Algunos liquidan tarjetas de crédito.
Algunos lo guardan.
Es tu dinero. Gastarlo sabiamente.
¿Es mejor vender con un agente inmobiliario?
Puedes vender sin agente. Es posible. Ahorra en comisión.
Pero existen riesgos.
Un agente inmobiliario le ayuda a evitar errores costosos. Comercializan su casa de manera efectiva. Ellos se encargan de programar recorridos. Entienden el mercado. Negocian ofertas.
Las casas vendidas por agentes inmobiliarios tienden a venderse más rápido. También tienden a venderse por más dinero. Las ventas privadas suelen recibir menos atención. Reciben menos globos oculares.
Si estás ocupado. Si estás estresado. Si no conoces bien el mercado local. Contrata ayuda.
Los pasos finales
- Haga tasar su casa.
- Encuentre un agente inmobiliario acreditado que conozca la zona.
- Permítales fijar el precio de cotización. Fomentarán múltiples ofertas.
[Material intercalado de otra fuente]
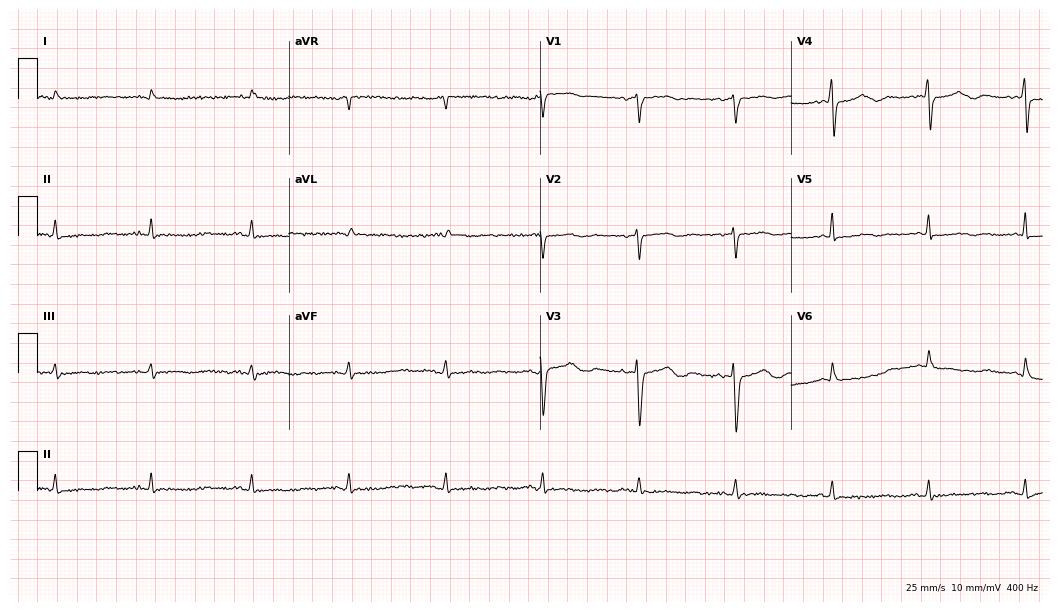
Standard 12-lead ECG recorded from a male, 78 years old. None of these six findings is recorded: first-degree AV block, right bundle branch block, left bundle branch block, sinus bradycardia, atrial fibrillation, sinus tachycardia.
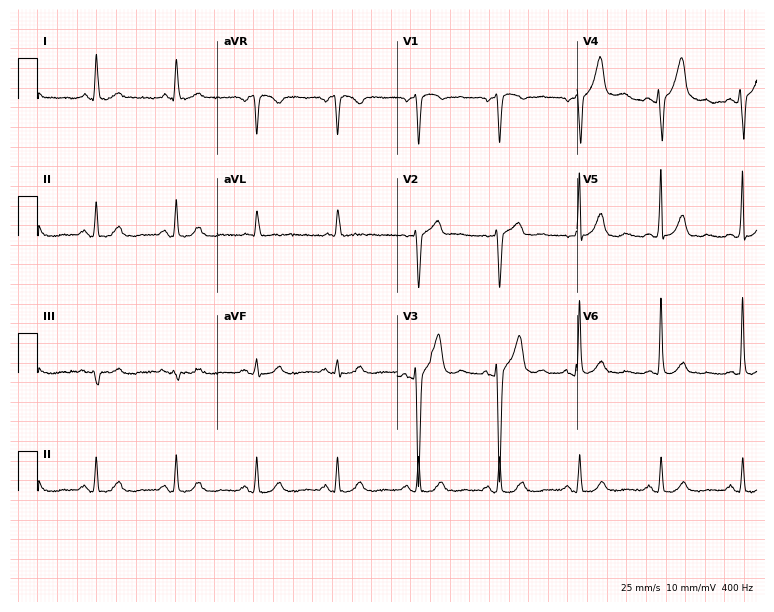
ECG — a male, 63 years old. Screened for six findings — first-degree AV block, right bundle branch block, left bundle branch block, sinus bradycardia, atrial fibrillation, sinus tachycardia — none is recorded. Findings outside these six are not listed.
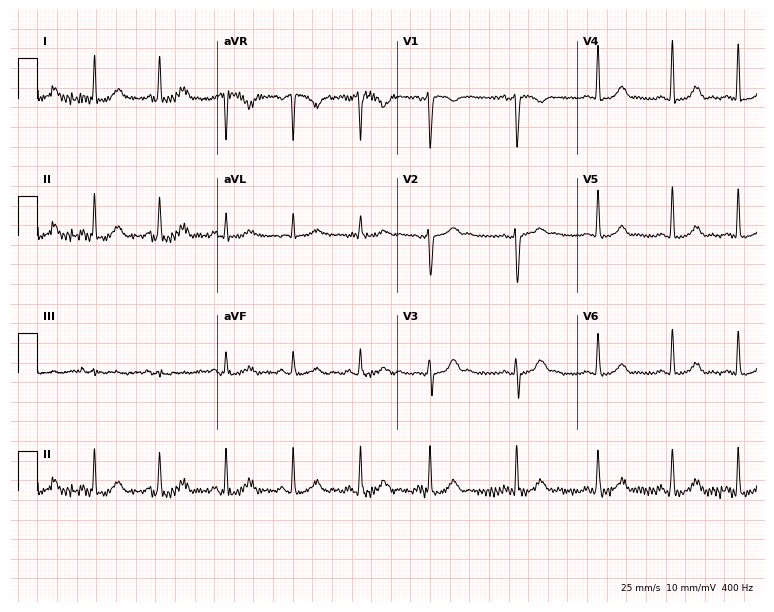
Resting 12-lead electrocardiogram (7.3-second recording at 400 Hz). Patient: a 31-year-old female. Read as a normal ECG.
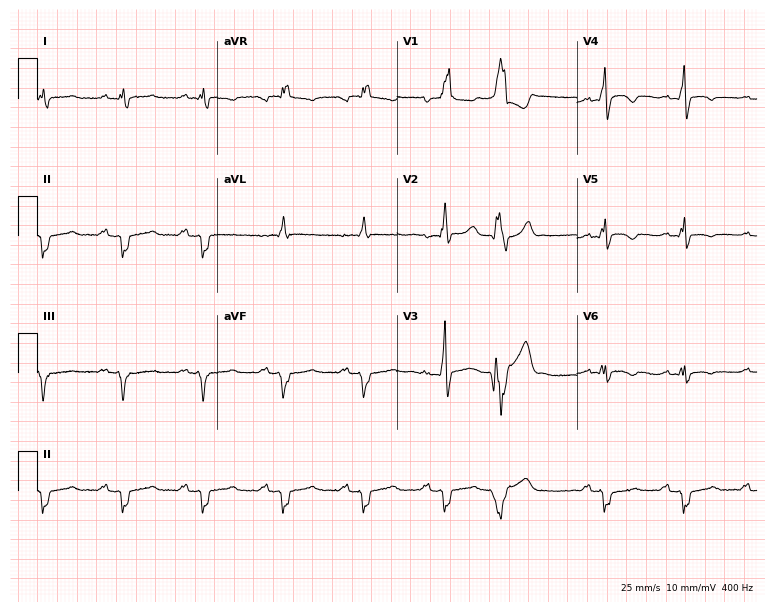
Resting 12-lead electrocardiogram (7.3-second recording at 400 Hz). Patient: a male, 70 years old. The tracing shows right bundle branch block.

- Ordenar. Guarde las cosas personales en los armarios.
- Limpiar a fondo.
- Contrata a un fotógrafo profesional. Cuadros venden casas.
- Su agente prepara el listado.
- Recibes una oferta.
- Firmas el acuerdo.
- El día del cierre, recibe el pago completo.
- Entregas las llaves.
Tu antigua casa ya no está. El proceso está completo.
Pero el próximo capítulo está comenzando. ¿Qué sigue para ti?